> **YOUR GOAL**
Exact reproduction of the data is required, with images excluded.

(Data extracted from a collection)
+ + + + +

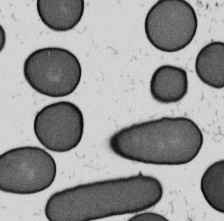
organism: B. subtilis
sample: Bacterial spore
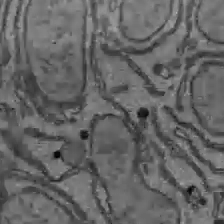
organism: C57BL Mouse
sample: Liver
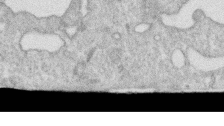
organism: Human
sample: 1205lu cells
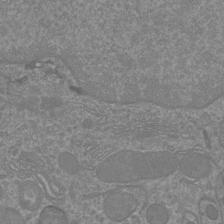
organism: Mouse
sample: Cortical neurons
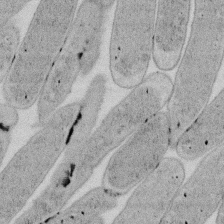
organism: E. coli
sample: Bacterial nucleoid
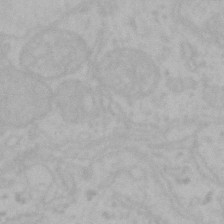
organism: Mouse
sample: Choroid plexus
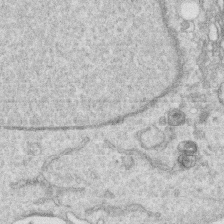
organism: Human
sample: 1205lu cells
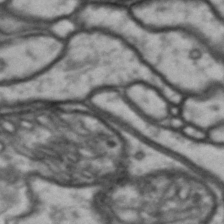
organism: Drosophila
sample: Brain
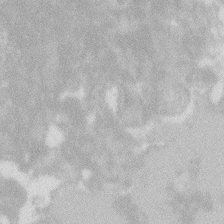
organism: Zebrafish
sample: Macrophage
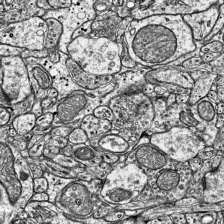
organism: Mouse
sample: Visual Cortex
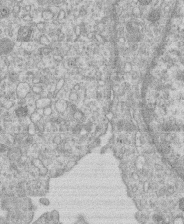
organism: Human
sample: Macrophage cells
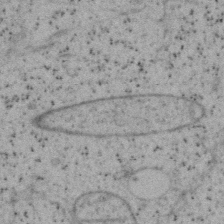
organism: Human
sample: HeLa cells
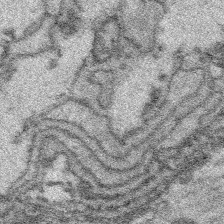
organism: Platynereis dumerilii
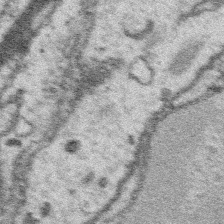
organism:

+ + + + +

> **TASK ANSWER**
organism: B. subtilis
sample: Bacterial spore
organism: C57BL Mouse
sample: Liver
organism: Human
sample: 1205lu cells
organism: Mouse
sample: Cortical neurons
organism: E. coli
sample: Bacterial nucleoid
organism: Mouse
sample: Choroid plexus
organism: Human
sample: 1205lu cells
organism: Drosophila
sample: Brain
organism: Zebrafish
sample: Macrophage
organism: Mouse
sample: Visual Cortex
organism: Human
sample: Macrophage cells
organism: Human
sample: HeLa cells
organism: Platynereis dumerilii
organism:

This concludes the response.